About the Company
Formed in 2006, the primary officers of Seahorse Coastal are Jason Fleming and Janelle Reynolds-Fleming.
Jason Fleming
received his PhD in Mechanical Engineering from North Carolina State
University in 2002. For his research, he developed a new finite
volume code in C++ to simulate the biological reaction and turbulent heat and
mass transfer inside an anaerobic reactor. His dissertation was entitled
Novel Simulation of Anaerobic Digestion Using Computational Fluid
Dynamics. During the latter part of his PhD program, Jason began working
with the Advanced Circulation and Storm Surge model (ADCIRC), a Continuous Galerkin finite element
model for the shallow water equations.
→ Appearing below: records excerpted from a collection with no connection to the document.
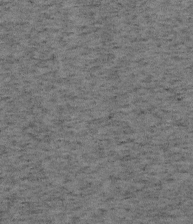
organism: Mouse
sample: OT-I killer T cells with ID8 ovarian cancer cells
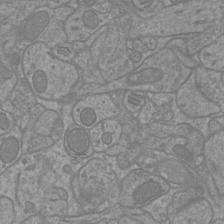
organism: Mouse
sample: Cortical neurons
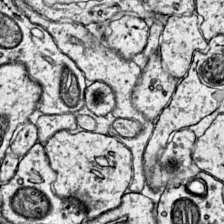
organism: Mouse
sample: Primary visual cortex
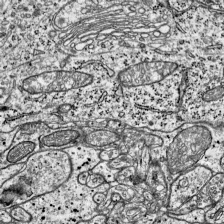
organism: Mouse
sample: Visual Cortex
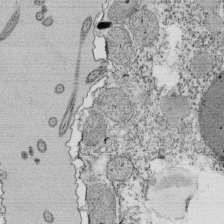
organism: Tetrahymena
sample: Cilia in tetrahymena
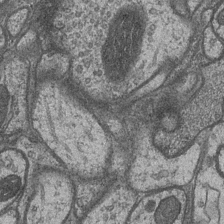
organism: Drosophila
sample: Optic medulla
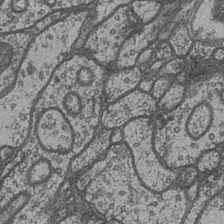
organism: Drosophila
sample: Optic medulla
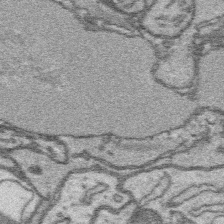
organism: Platynereis dumerilii
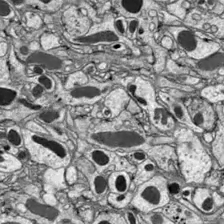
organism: Drosophila
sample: Optic lobe
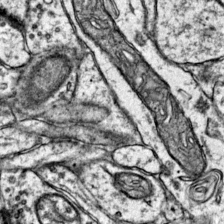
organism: Mouse
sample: Primary visual cortex
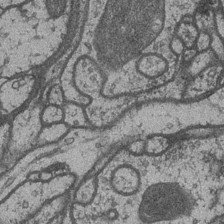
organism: Drosophila
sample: Optic medulla
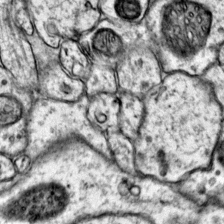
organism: Mouse
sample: Primary visual cortex
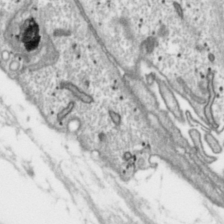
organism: Toxoplasma gondii
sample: Parasites in a vacuole inside a host cell
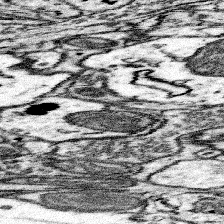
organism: Mouse
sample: Somatosensory cortex neuropil
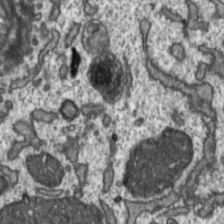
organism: Toxoplasma gondii
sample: Parasites in a vacuole inside a host cell
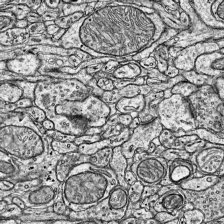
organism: Mouse
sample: Visual Cortex
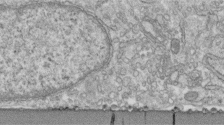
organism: Human
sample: Centriole in fibroblast cells
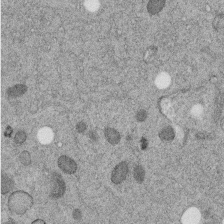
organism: C. elegans
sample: C. elegans embryo early stage
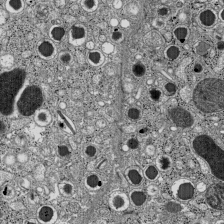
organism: C57BL Mouse
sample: Pancreatic islet
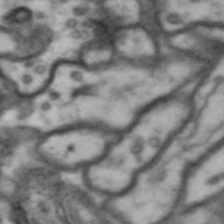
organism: Drosophila
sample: Brain
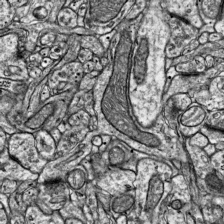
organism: Mouse
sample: Visual Cortex
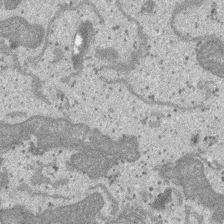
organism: Human
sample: Lung epithelial cells infected with SARS-CoV-2
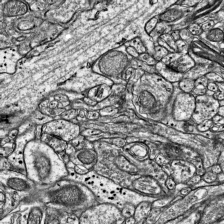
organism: Mouse
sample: Visual Cortex
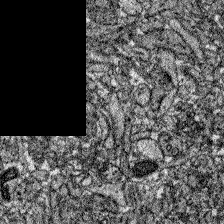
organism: Zebrafish
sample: Larval olfactory bulb
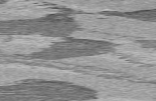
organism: C57BL Mouse
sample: Heart
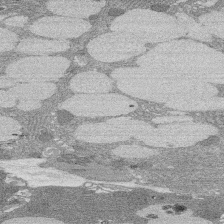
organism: Rat
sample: Salivary granule
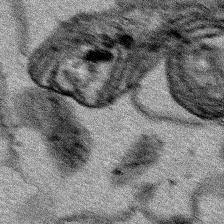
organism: Human
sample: Mitochondria in HCT116 cells
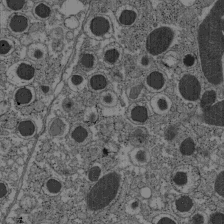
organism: C57BL Mouse
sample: Pancreatic islet
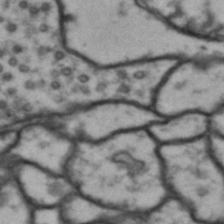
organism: Drosophila
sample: Brain

Since that time, Jason has worked on
every part of the ADCIRC code as the development coordinator for ADCIRC. In
addition, Jason has been the Lead Developer for the ADCIRC Surge Guidance
System (ASGS, formerly known as the Lake Pontchartrain Forecast System) since
the project's inception in 2006. The ASGS is a software package that uses
ADCIRC and thousands of supercomputer CPUs to generate storm surge guidance in
real time for approaching hurricanes. In 2009, Jason also became the inter-site
liasion for the regional teams that each produce storm surge guidance for their
agencies from the ASGS. His full CV is available on request.
Janelle Reynolds-Fleming, PhD
is a physical/biological oceanographer, specializing in open-ended analysis of
coastal physics data as well as oceanographic instrument development. She holds
a BA in Mathematics from Wesleyan College, an MS in Mathematics from Texas A&M
University, and a PhD in Marine Science from the University of North
Carolina-Chapel Hill.
For her doctoral work as an EPA STAR Fellow at UNC-CH's Institute
of Marine Sciences, she designed, deployed, and refined an autonomous estuarine
hydrographic profiler that captured high frequency dynamics of the dissolved
oxygen profile in a shallow, logoonal estuary with a level of detail that was
unprecedented at the time. She incorporated those results into an EFDC model of
the Neuse River estuary to further examine those dynamics by introducing
perturbations via the model. Her work preceded a paradigm shift in the
scientifically accepted explanation for the root cause of fish kills in the
Neuse River Estuary. Janelle has deployed and/or analyzed data from Acoustic
Doppler Current Profilers (ADCPs) and CTDs in North Carolina, Florida, South
Africa, Japan and New Zealand using standard time series analysis as well as
wavelet analysis. Furthermore, in her capacity as Outreach officer for Seahorse
Coastal, Janelle was the North Carolina Regional Coordinator in 2007 and 2008
for the National Ocean Sciences Bowl, a marine science competition sponsored by
the Consortium for Ocean
Leadership. A full CV is available on request.